The powers not delegated to the United States by the Constitution, nor prohibited by it to the States, are reserved to the States respectively, or to the people. -- Tenth Amendment to the US Constitution

Government is not reason; it is not eloquent; IT IS FORCE. -- George Washington

Solar

Quote from: TboneAgain on February 25, 2015, 08:10:45 PM
I damn near fell out of my chair reading some of these.  Wow.  :lol:

I think that lawyers, like many high-level professionals, can suffer from a number of typical... handicaps.

First, lawyers in many instances are utterly enamored with the sound of their own voices. As a result, a lawyer sometimes speaks, not so much to make a point or even ask a sensible question, but rather to hear the sound of that marvelous voice contained in his very own throat.

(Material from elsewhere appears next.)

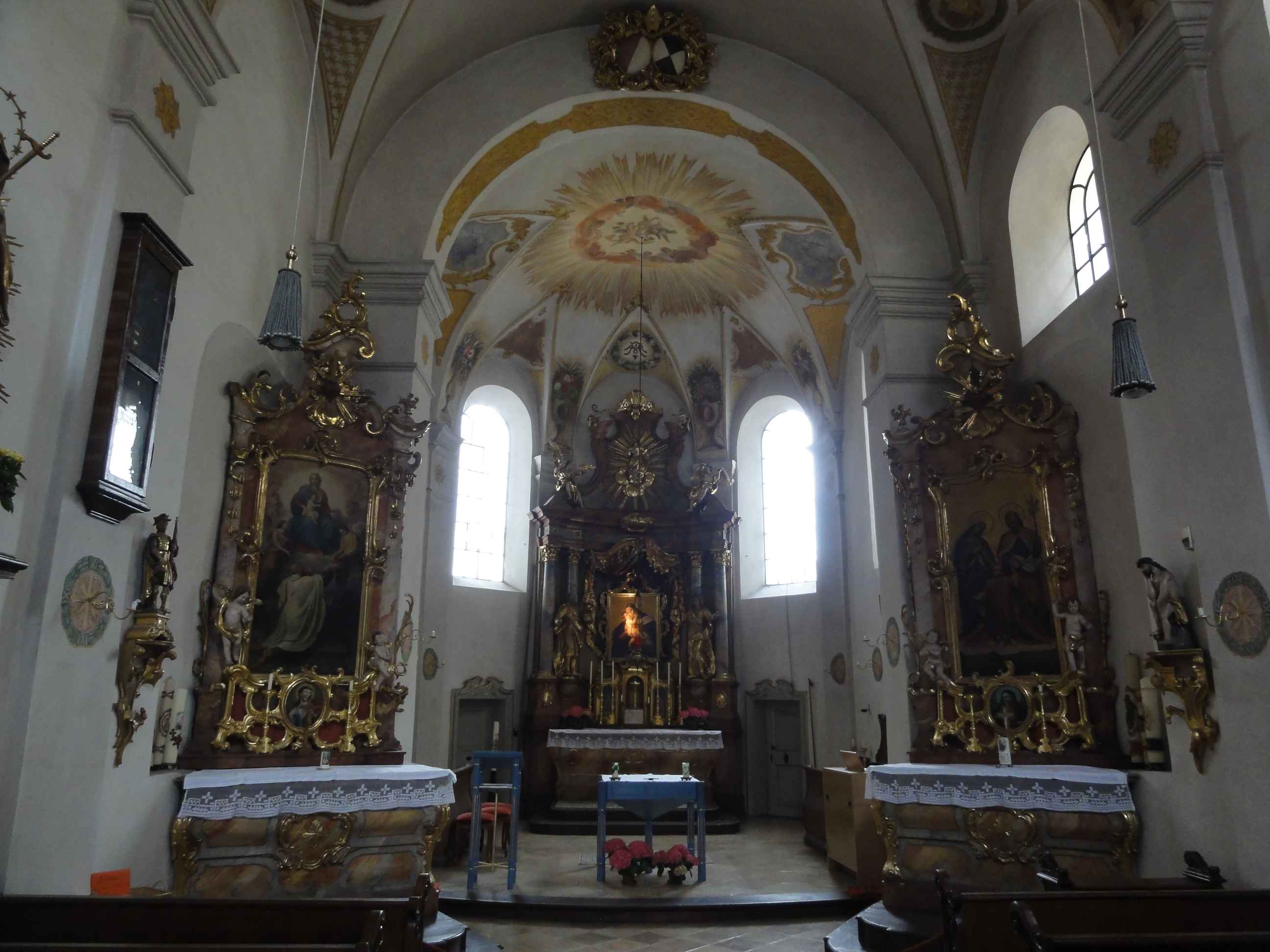 Murnau am Staffelsee, Germany
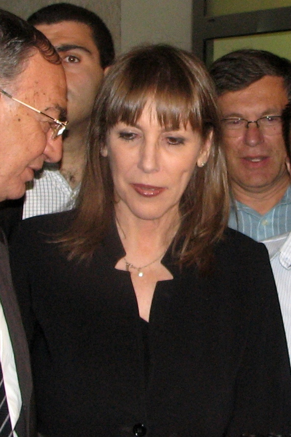 Nesher Limor Livnat at Country club opening in Nesher 29.4.2010 לימור לבנת בטקס פתיחת הקאנטרי קלאב בעיר נשר ביום 29.4.2010

Second, lawyers are seldom very good at much of anything else except being a lawyer. I have been paid astounding sums of money over the years for doing relatively simple things for lawyers that they couldn't begin to do for themselves. Assemble a bicycle. Replace a dryer belt. Change the valve cartridge in the kitchen sink. Tune up the riding mower. Retrieve a tennis ball that was blocking a downspout. Replace a light switch.

In that sense, lawyers are much like reporters. In my experience, reporters are people who can't actually do much of anything, so they try to write about other people who can, and get it completely wrong almost all the time.
Yep, I've dated their daughters, and the nut doesn't fall far from the tree.
This is very much inline with teachers, or rather professors, and their inability to understand the subject they've been hired to teach.
As long as they have a book and follow the curriculum, no students in class challenge them, they are free to spew nonsense to empty sponges.
And the result? More freakin lawyers.